D’une bourrade qui faillit bien renvoyer l’aide de camp du gouverneur là d’où il venait, Tournemine repoussa son assaillant.

— Vous rendre raison ? Vous rêvez, monsieur. C’est vous, il me semble, qui me devez réparation. Dois-je vous rappeler que la dame sur laquelle vous osiez porter la main est ma femme ? J’ai peu de goût pour une ramure de cerf sur une tête d’homme.
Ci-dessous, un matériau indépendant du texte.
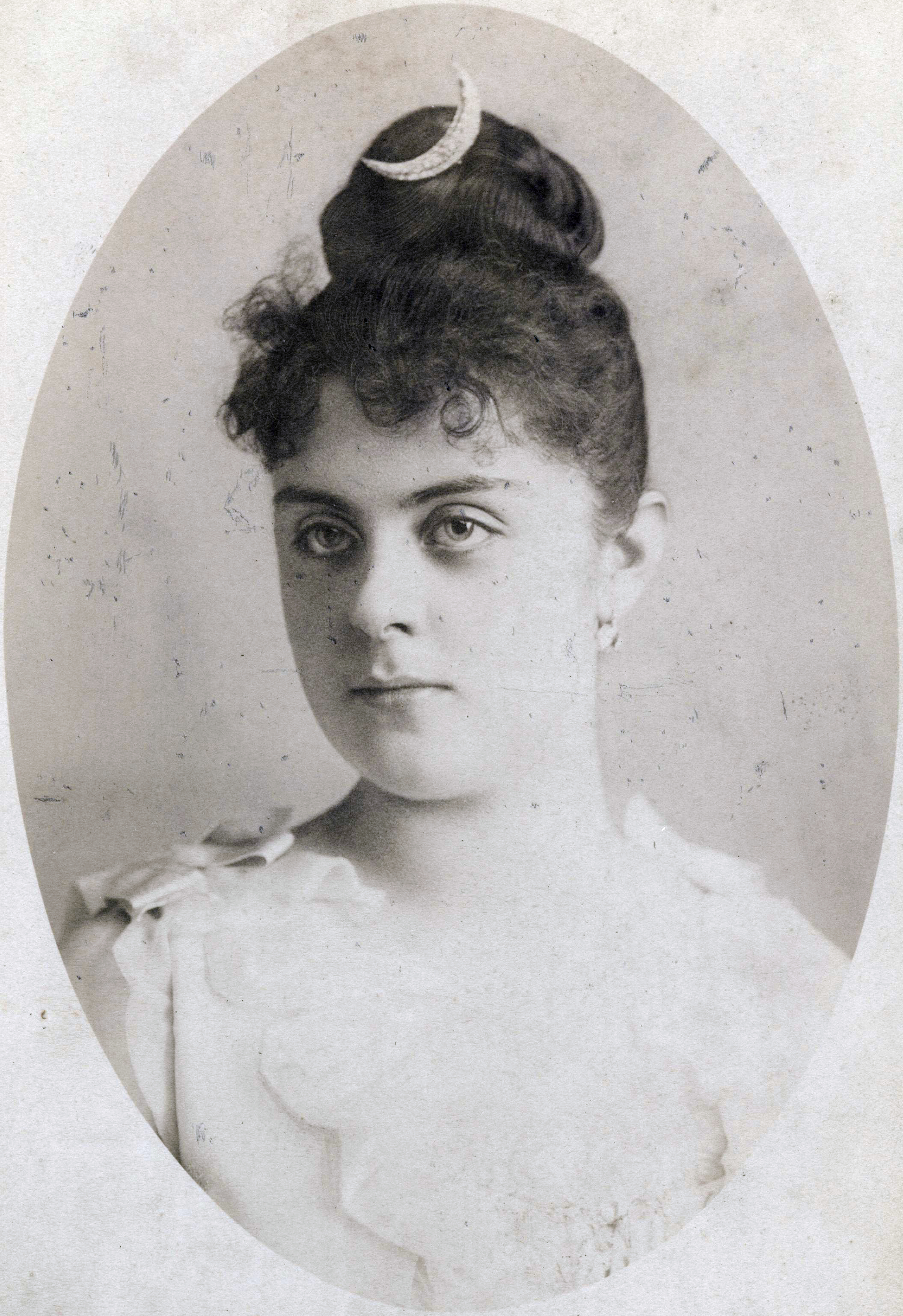 Portrait Mary Vetsera

— Qu’importe ! Battons-nous !

Rendières venait de tirer la légère épée de parade qu’il portait au côté et que Gilles repoussa dédaigneusement.

— Avec ça ? C’est vous qui rêvez, vicomte ! Quand je me bats, moi, j’emploie des armes véritables car je n’entends pas me contenter d’une égratignure. J’entends vous donner une leçon qui vous fera réfléchir un moment, sinon une leçon définitive. Quant à se battre ici, il n’en est pas question. Nous sommes chez le gouverneur. Il ne nous le pardonnerait ni à l’un ni à l’autre et je ne veux pas jeter de sang sur sa soirée d’adieu. Retournons dans les salons, vous choisirez vos témoins, je choisirai les miens et ils régleront les modalités de la rencontre comme ils l’entendront. Vous venez, madame ? ajouta-t-il à l’adresse de Judith qui était, entre-temps, redevenue parfaitement convenable.
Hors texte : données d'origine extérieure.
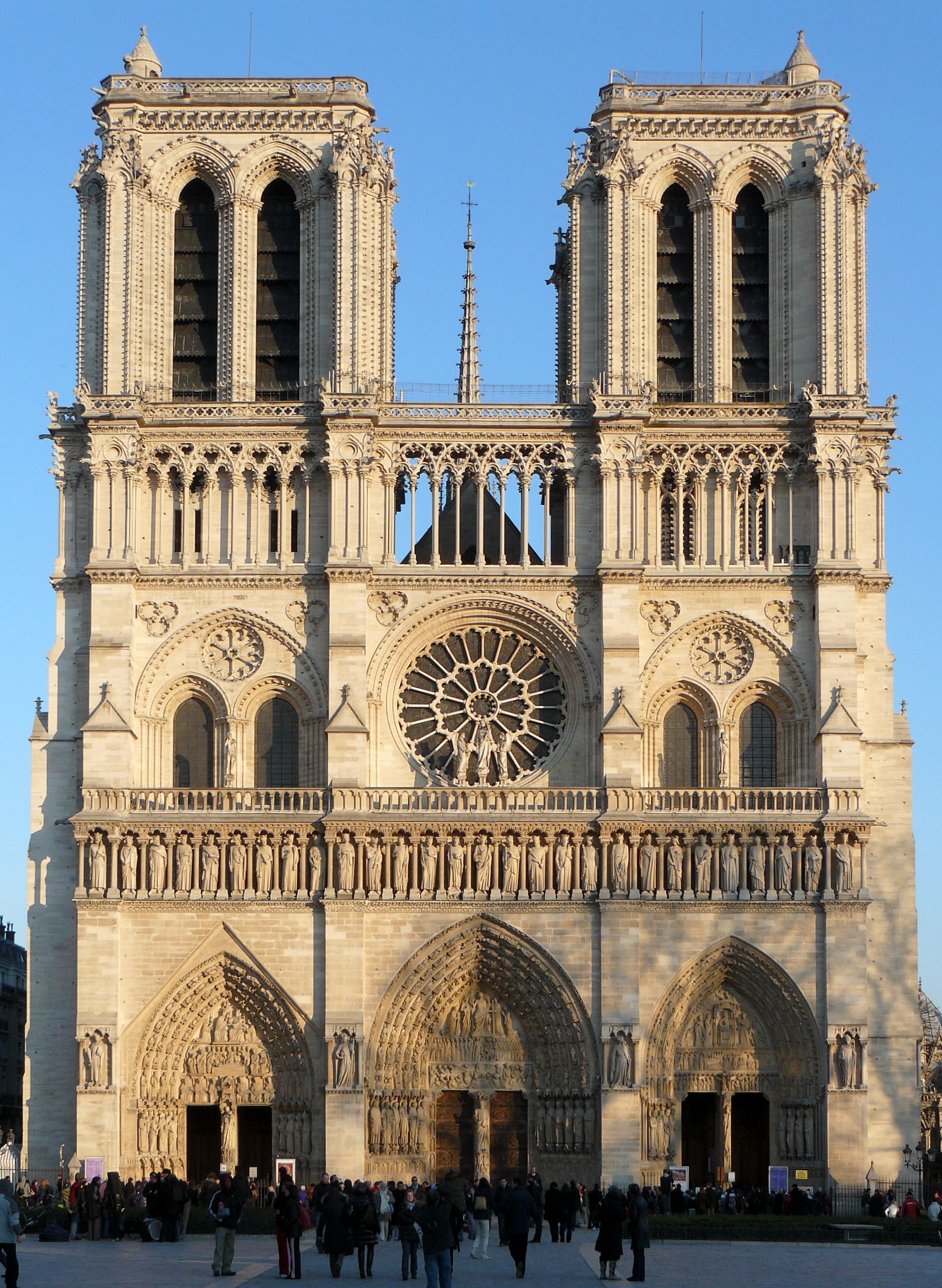 Façade occidentale de N-D de Paris, 18 h

— Comme vous voudrez, glapit Rendières, mais c’est à moi de choisir les armes car c’est moi que vous avez frappé et je veux le pistolet. Vous entendez ? Je veux me battre au pistolet.

— Pourquoi ? fit Gilles narquois. Vous ne savez pas vous servir d’un sabre ou d’une épée ? Mais, personnellement, je n’y vois aucun inconvénient. Vous pourriez choisir aussi bien l’épée à deux mains, la lance, le fléau d’armes ou la hache d’abordage que je n’en serais pas autrement troublé. Prenons donc le pistolet. Cela me vaudra le plaisir de vous abattre d’une balle à l’heure et dans le lieu que choisiront nos témoins… mais pas plus tard que le lever du soleil. Je suis un homme très occupé. À vous revoir, monsieur.

Et, offrant courtoisement son bras à sa femme qui y posa une main tout de même un peu tremblante, il regagna avec elle les salons où il se mit à la recherche de La Vallée qu’il mit au courant de ce qu’il attendait de lui sans entrer toutefois dans les détails. La Vallée haussa un sourcil.

— Peste ! Un duel déjà ? Et il n’y a pas beaucoup plus d’une heure que vous êtes ici ? Vous ne perdez pas de temps, dites-moi ?

— En effet, approuva Gilles gravement en glissant un regard vers Judith. Nous sommes une famille où l’on ne perd jamais de temps. Pouvez-vous me trouver un second témoin ?

— Comment donc ! Il y a mon beau-frère, Henri de Sélune. Je le cherche et nous nous mettons à votre service. Restez-vous ici ?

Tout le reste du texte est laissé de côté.